Operations owns the physical front door. Marketing owns the digital one.
There are moves every restaurant should make to properly and hospitably welcome every guest digitally, not just to ensure a great experience, but also to cement who they are as a brand.
Because if your brand does not matter to a guest, then you are replaceable by another restaurant serving the exact same menu items.
Here’s how to help avoid that, with three marketing moves that help welcome your guest digitally.
Getting Started
For the first part of this exercise, we need to answer four easy questions:
Who are you?
What do you do?
Why do you do it?
Who do you do it for?
Whether you’re a multi-unit brand or an independent operator, this should already be laid out in the about section of your website, and maybe even your brand documents. But it’s important that you are crystal clear on these before taking the next step.
Also, what is your brand promise? What is the promise you make to every guest with every experience they have with your brand?
If you need help thinking through that, check out this framework.
Welcome Email
Take all of that and turn it into a welcome email.
This is an email you send to every single guest, every single time, no matter how they join your database. It could be via an eClub, Rewards, online ordering, reservations, or gated Wi-Fi. Whatever channel they used to enter your CRM, they receive this email, ideally the day after they join.
Keep the email brief. It should simply make them feel welcome and share a little about your brand and values. You want it to be interesting, engaging, and digestible in under 60 seconds, closer to 30.
The content should include a short about or storytelling section and one strong image. Be sure to include a CTA to learn more that leads to your about page. That is all it needs.
PS. Most multi-unit brands skip this and it couldn't be a bigger mistake when it coudl easily differentiate them from competitors.
Pro tip
Turn this into a welcome email flow - a series of four to seven emails that run over the first 30 to 60 days after a guest enters your database.
Throughout that series, you can share everything that makes your brand special, including your most popular menu items, the items guests discover later in their journey, check average increasers, catering, Rewards, and anything else that is unique to your brand or experience.
Get after it. Need help? Ask me for it.
The Welcome Video
I can’t tell you how many brands I’ve recommended this to, and I still don’t know why nobody does it. You spend so much time obsessing over social media, a platform where content is digested in a matter of seconds and then forgotten. Why would you not welcome every new follower?
Here’s how to leverage it in an evergreen way.
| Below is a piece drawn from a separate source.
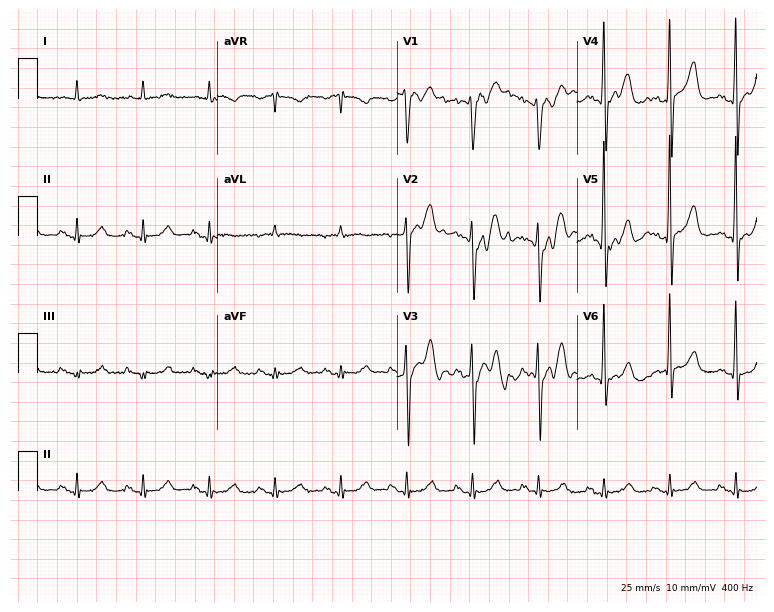
Electrocardiogram, a 76-year-old male patient. Overall reading on record: normal ECG.

Take the same script you wrote for the welcome email and turn it into a 30 to 60 second video that you pin to the top of your social media profiles. That way, anybody who follows you also gets a welcome message, so they know who you are, what to expect, and what matters.
If all they see is your latest meme or a picture of food, it doesn’t quite tell them what to expect from you.
Need a minute to put one together, try a welcome carousel as a placeholder
Haute Dog Gets it ...
Welcome to Rewards
This one you might already have, but the mistake many restaurants make is thinking of this as their actual welcome email.
No.
If somebody signs up for your Rewards program, of course you have to send them a same-day confirmation that it went through. It should include how the program works, what they can expect, what they should do next, and maybe a welcome reward.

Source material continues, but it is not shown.